The banking sector in Bangladesh will require at least five to ten years to recover from the mounting crisis of non-performing loans (NPLs), said Bangladesh Bank Governor Ahsan H. Mansur today.
Speaking at an economic conference held at the Pan Pacific Sonargaon in Dhaka, he highlighted that the true scale of bad loans has only recently come into focus, due to the implementation of stricter loan classification rules.
Mansur pointed out that although official figures have long indicated that NPLs hovered around 8%, independent assessments have revealed a far more worrying situation.
“Two years ago, I estimated that the NPL ratio in the banking sector would be around 25%. However, the latest figures show that it has already reached 35%, and it could be slightly higher,” he said at the event organised by Bonik Barta, a leading national Bangla daily.
He stressed that a default rate exceeding one-third of total loans presents a significant challenge for the banking system.
“This means that banks are essentially operating with only two-thirds of their asset quality intact. This is not a small issue—it’s a structural risk that will continue to place pressure on the sector,” he added.
Mansur cautioned that resolving the NPL crisis would not be quick. “We believe the NPL situation will stabilise at this level. After that, it may gradually start to decline. However, a full recovery will require five to ten years of consistent reform and discipline,” he said.
He also noted that the burden of high NPLs will continue to limit lending capacity, reduce investment flows, and undermine overall financial stability unless governance in the sector improves significantly.

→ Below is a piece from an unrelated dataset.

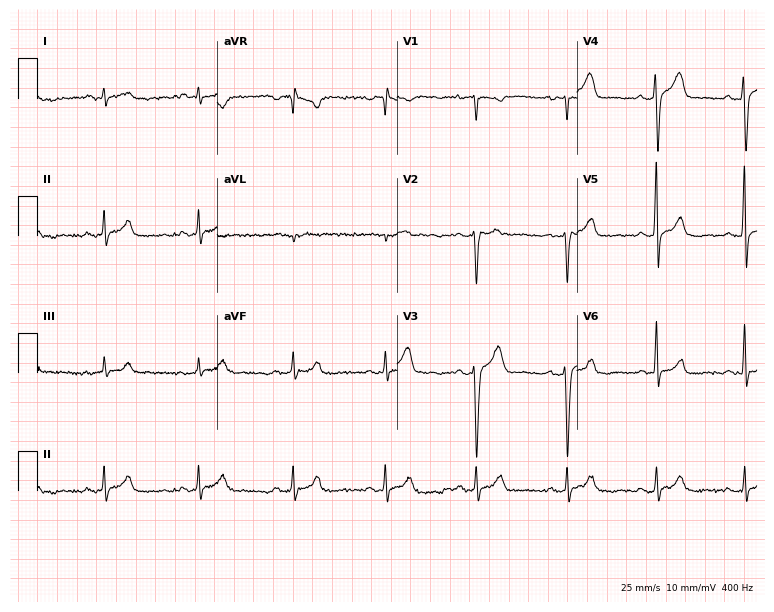
12-lead ECG from a man, 45 years old (7.3-second recording at 400 Hz). No first-degree AV block, right bundle branch block, left bundle branch block, sinus bradycardia, atrial fibrillation or sinus tachycardia recorded for this tracing. Other findings, if any, are not listed.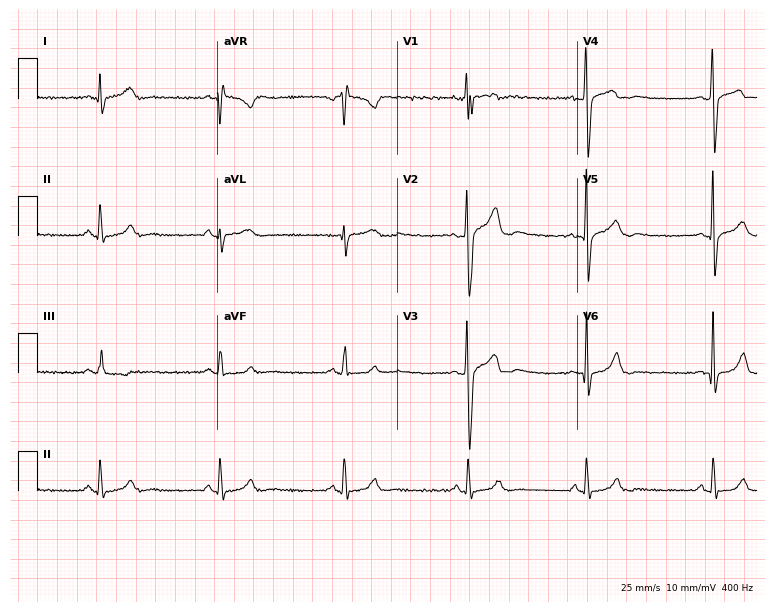
12-lead ECG from a 23-year-old man. Shows sinus bradycardia (a sinus rate of 50 beats per minute or less).

Turning to the external sector, Mansur expressed cautious optimism about the increased opening of letters of credit (LCs) for the import of essential goods ahead of Ramadan. “Last year’s Ramadan was the most difficult period for managing foreign exchange liquidity. But this year, we are not seeing signs of stress,” he said.
He added that all import LCs for Ramadan essentials had already been opened, and LCs for a wide range of other products had seen a significant rise compared to the same period last year. “Imports have grown, showing double-digit growth this month, yet there is no pressure on the exchange rate at this time,” Mansur concluded.
The conference also featured speeches by AK Azad, Managing Director of Ha-Meem Group, and AK Enamul Haque, Director General of the Bangladesh Institute of Development Studies (BIDS).